New Solar and Wind outstrips New Nuclear in 2013
What we hear from many critics of renewable energy is that these clean forms of power are “not yet ready for prime time”. They can not contribute in a meaningful way to the tremendous energy needs of civilization on the planet. So let’s take a look at 2013 and see.
Both sides of the nuclear issue spin their story. If you want the most favorable framing of the pro-nuclear side, one of your best sources is the World Nuclear News. In it’s year end report for 2013 WNN reports that there were 4 new reactors which connected to the grid (3 in China, 1 in India) and 4 old reactors taken offline (all in the US). If we add the additional capacity from uprates (improvements to existing reactors) over the year and the fact that the closed reactors were smaller in total capacity than the added ones, we get about 2 GW electric of expanded nuclear capacity worldwide. This is about 2 new reactors worth.
In contrast, 37 GW of new solar power were put online worldwide according to the European Photovoltaic Industry Association. Remember, to compare this with reactors, you need to multiply this number by the capacity factor, which is about 25% for PV panels. Thus this represents about 9 new reactors worth of electricity. What is especially exciting about this report is Japan is jumping into solar PV in a big way, installing 6.9 GW of new capacity, second only to China. SolarBuzz which predicted last year’s growth within a single GW is forecasting new installed PV will hit 49 GW in 2014, the equivalent of a dozen new reactors.
New wind power grid connections in 2013 were at about the same level as solar PV, at 34 to 35 GW. But the capacity factor for wind averages around 42%, so this actually represents closer to 15 full size reactors displaced. Worldwide wind is also expected to be grow by 45 to 48 GW in 2014 or about 20 new reactors worth.
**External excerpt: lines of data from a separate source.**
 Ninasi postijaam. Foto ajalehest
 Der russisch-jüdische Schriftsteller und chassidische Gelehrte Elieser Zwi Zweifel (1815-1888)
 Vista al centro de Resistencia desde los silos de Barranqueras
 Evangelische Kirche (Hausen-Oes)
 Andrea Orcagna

In the wind rich US, the total wind power contribution was 4.1% of all electricity generated. This is compared to only 1% in 2008.
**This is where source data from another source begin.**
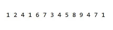 DoThiEuler_Output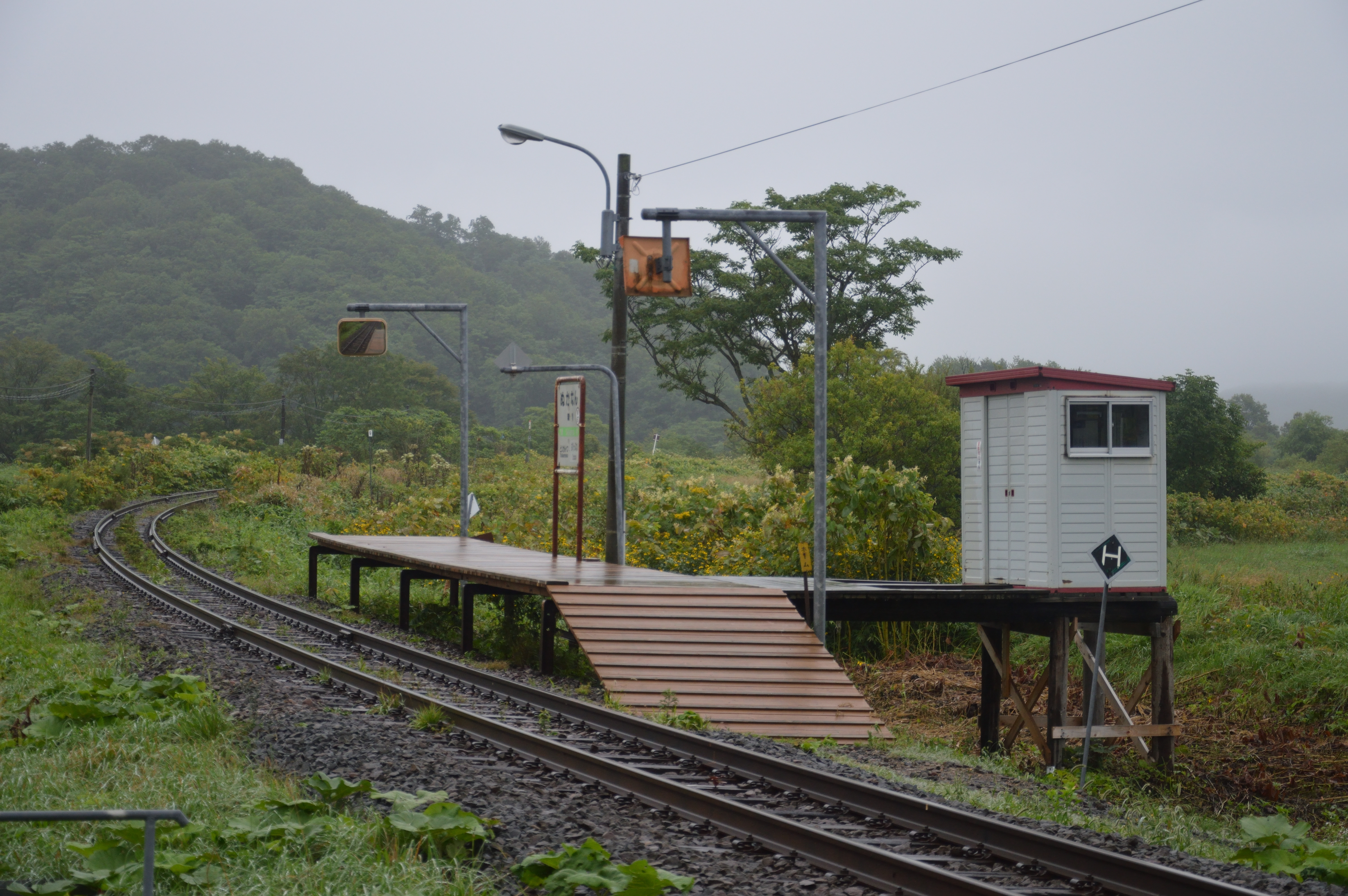 JR北海道宗谷本線糠南駅 Nikon D3200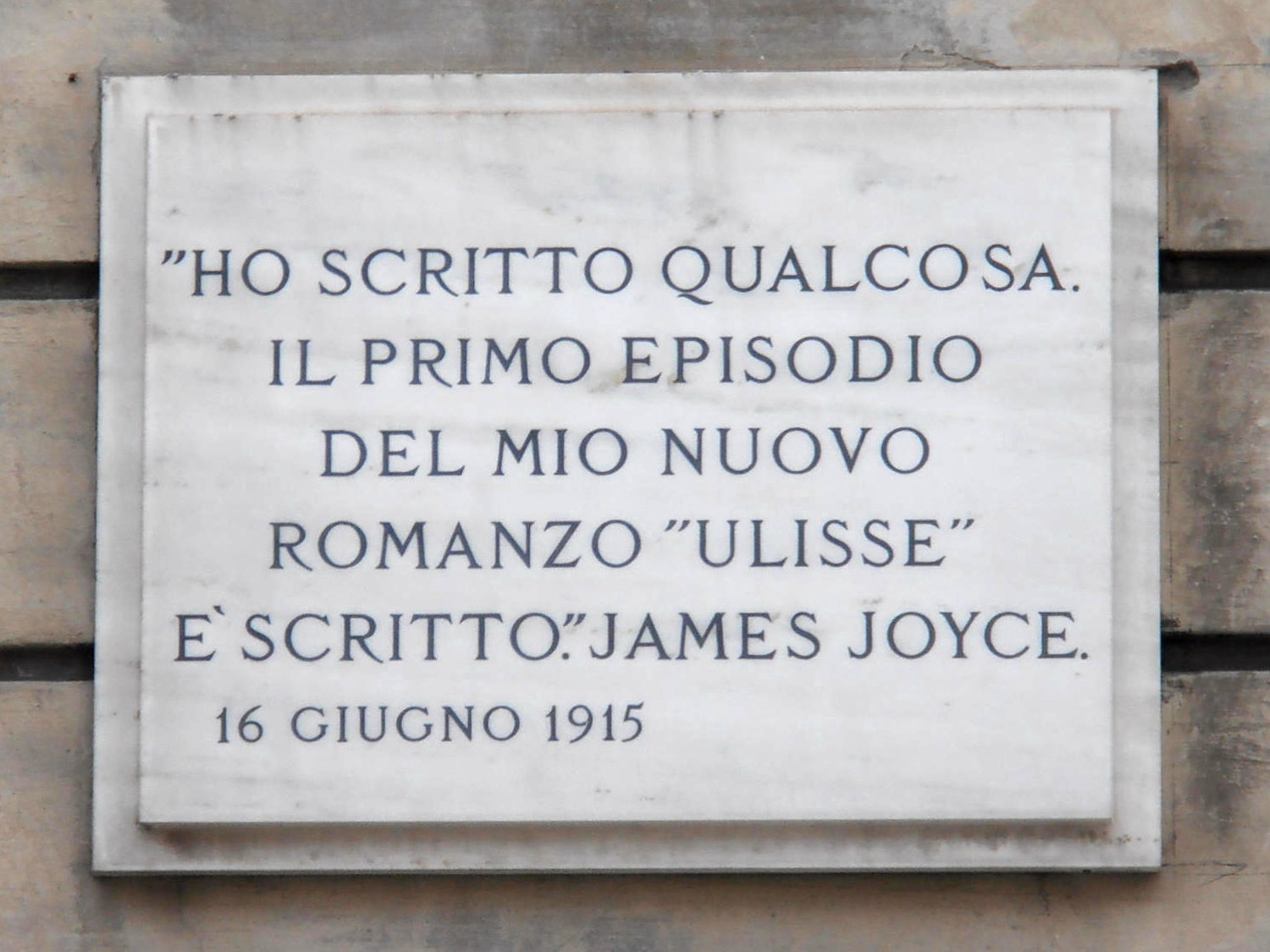 Italy - Trieste - La targa che ricorda l'inizo della scrittura dell'Ulisse di James Joyce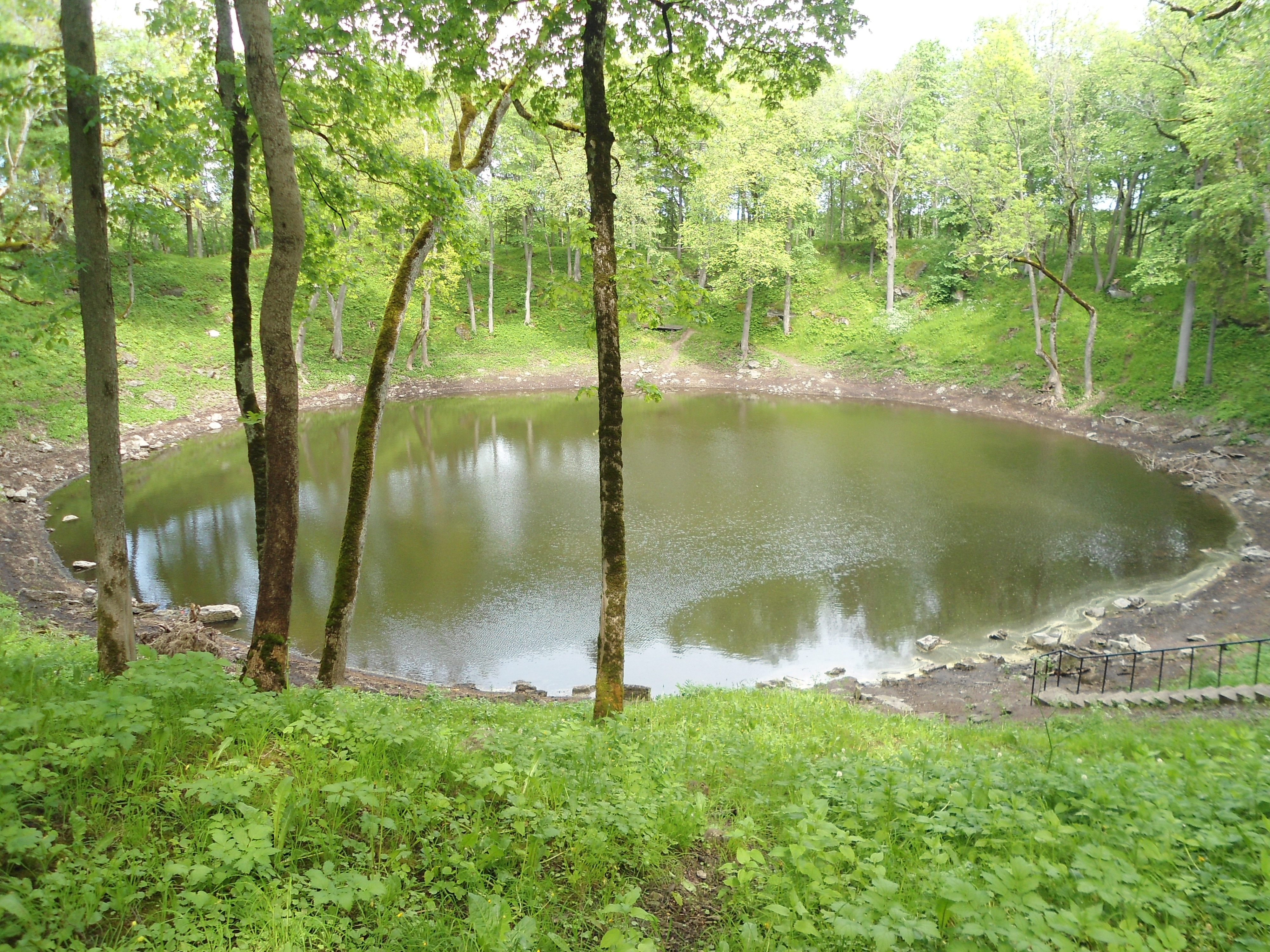 Kaali Crater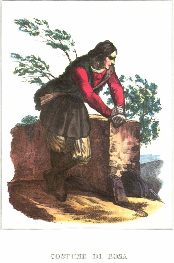 L'abito maschile di Bosa, litografia Portier, 1850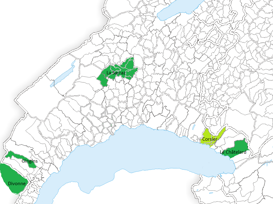 Carte des possessions de la famille de Gingins. Les lieux en vert clair sont les lieux où la famille ne possède qu'une partie des droits.

So to be clear, nuclear power does not have 100% capacity factor, nothing does. It is closer to 90%, so these numbers are being a bit generous to my reactor friends. But what we are investigating here is the relative contribution of renewables to the grid as contrasted with nuclear. Here is an important graph from our dear comrades who write the World Nuclear Industry Status Report
So at the height of the nuclear construction boom world wide, just before Chernobyl, 33 reactors (on average smaller than the 1 GW ones used for comparison above) were connected to the grid in a single year. 2014 will see just wind and solar PV combined will hit that number. There are only 435 reactors operational worldwide (including 48 in Japan which are currently shutdown and have a very unclear future). If we are adding 25 to 35 reactor equivalents a year in renewables, the “not ready for prime time” argument sounds as foolish as the “too cheap to meter” claim.